We need more companies like HPE and Qscale to build this Sustainable Future – and we need to be thinking the same way in our own data centres and putting pressure on our own AI and overall technology value chain to think more sustainably and act in the interests of the planet and future generations. Cloud providers – like AWS – are committed to the NetZero goal (by 2040 in their case) – but this is meaningless if our requirement for computing capacity increases a hundred-fold in that period. Our businesses and our tech partners need to act today. It is time for organisations to demand it from their tech providers to influence change in the industry.
All growth must end eventually. But it is a brave person who will predict the end of growth for the public cloud hyperscalers. The hyperscaler cloud revenues have been growing at between 25-60% the past few years (off very different bases – and often including and counting different revenue streams). Even the current softening of economic spend we are seeing across many economies is only causing a slight slowdown.

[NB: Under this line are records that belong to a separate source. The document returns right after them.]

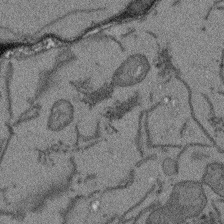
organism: Arabidopsis thaliana
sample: Root tip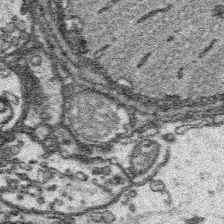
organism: Platynereis dumerilii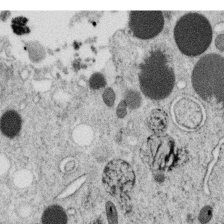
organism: C. elegans
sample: C. elegans oocyte; sperm cells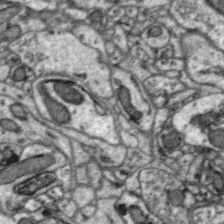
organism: Zebra finch
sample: Brain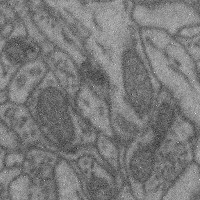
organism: Mouse
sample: Cerebral cortex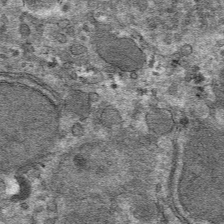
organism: Mouse
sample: Mouse hepatocytes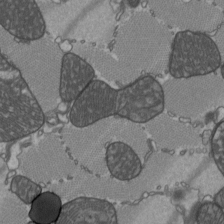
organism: C57BL Mouse
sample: Heart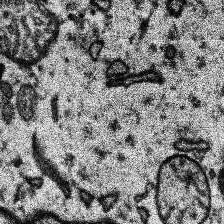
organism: Human
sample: Temporal Lobe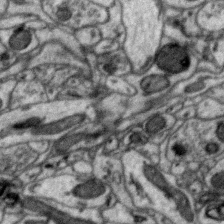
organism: Zebra finch
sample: Brain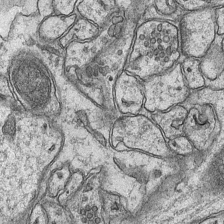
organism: Mouse
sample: CA1 Hippocampus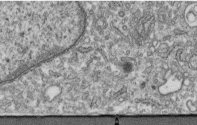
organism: Human
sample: Centriole in fibroblast cells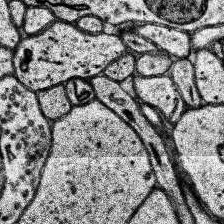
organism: Human
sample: Temporal Lobe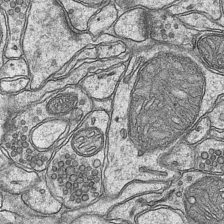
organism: Mouse
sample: CA1 Hippocampus

Looking forward, we expect growth in public cloud infrastructure and platform spend to continue to decline in 2024, but to accelerate in 2025 and 2026 as businesses take advantage of new cloud services and capabilities. However, the sheer size of the market means that we will see slower growth going forward – but we forecast 2026 to see the highest revenue growth of any year since public cloud services were founded.
The factors driving this growth include:
- Acceleration of digital intensity. As countries come out of their economic slowdowns and economic activity increases, so too will digital activity. And greater volumes of digital activity will require an increase in the capacity of cloud environments on which the applications and processes are hosted.
- Increased use of AI services. Businesses and AI service providers will need access to GPUs – and eventually, specialised AI chipsets – which will see cloud bills increase significantly. The extra data storage to drive the algorithms – and the increase in CPU required to deliver customised or personalised experiences that these algorithms will direct will also drive increased cloud usage.
- Further movement of applications from on-premises to cloud. Many organisations – particularly those in the Asia Pacific region – still have the majority of their applications and tech systems sitting in data centre environments. Over the next few years, more of these applications will move to hyperscalers.
- Edge applications moving to the cloud. As the public cloud giants improve their edge computing capabilities – in partnership with hardware providers, telcos, and a broader expansion of their own networks – there will be greater opportunity to move edge applications to public cloud environments.
- Increasing number of ISVs hosting on these platforms. The move from on-premise to cloud will drive some growth in hyperscaler revenues and activities – but the ISVs born in the cloud will also drive significant growth. SaaS and PaaS are typically seeing growth above the rates of IaaS – but are also drivers of the growth of cloud infrastructure services.
- Improving cloud marketplaces. Continuing on the topic of ISV partners, as the cloud hyperscalers make it easier and faster to find, buy, and integrate new services from their cloud marketplace, the adoption of cloud infrastructure services will continue to grow.
- New cloud services. No one has a crystal ball, and few people know what is being developed by Microsoft, AWS, Google, and the other cloud providers. New services will exist in the next few years that aren’t even being considered today. Perhaps Quantum Computing will start to see real business adoption? But these new services will help to drive growth – even if “legacy” cloud service adoption slows down or services are retired.
Hybrid Cloud Will Play an Important Role for Many Businesses
Growth in hyperscalers doesn’t mean that the hybrid cloud will disappear. Many organisations will hit a natural “ceiling” for their public cloud services. Regulations, proximity, cost, volumes of data, and “gravity” will see some applications remain in data centres. However, businesses will want to manage, secure, transform, and modernise these applications at the same rate and use the same tools as their public cloud environments. Therefore, hybrid and private cloud will remain important elements of the overall cloud market. Their success will be the ability to integrate with and support public cloud environments.
The future of cloud is big – but like all infrastructure and platforms, they are not a goal in themselves. It is what cloud is and will further enable businesses and customers which is exciting. As the rates of digitisation and digital intensity increase, the opportunities for the cloud infrastructure and platform providers will blossom. Sometimes they will be the driver of the growth, and other times they will just be supporting actors. But either way, in 2026 – 20 years after the birth of AWS – the growth in cloud services will be bigger than ever.
As organisations demand more industry-ready and localised services, global technology companies feel an active need to re-evaluate their capabilities and bridge gaps through partnerships and acquisitions. Ecosystm has been helping global technology companies evolve their partner strategies to remain relevant to the Asia Pacific market.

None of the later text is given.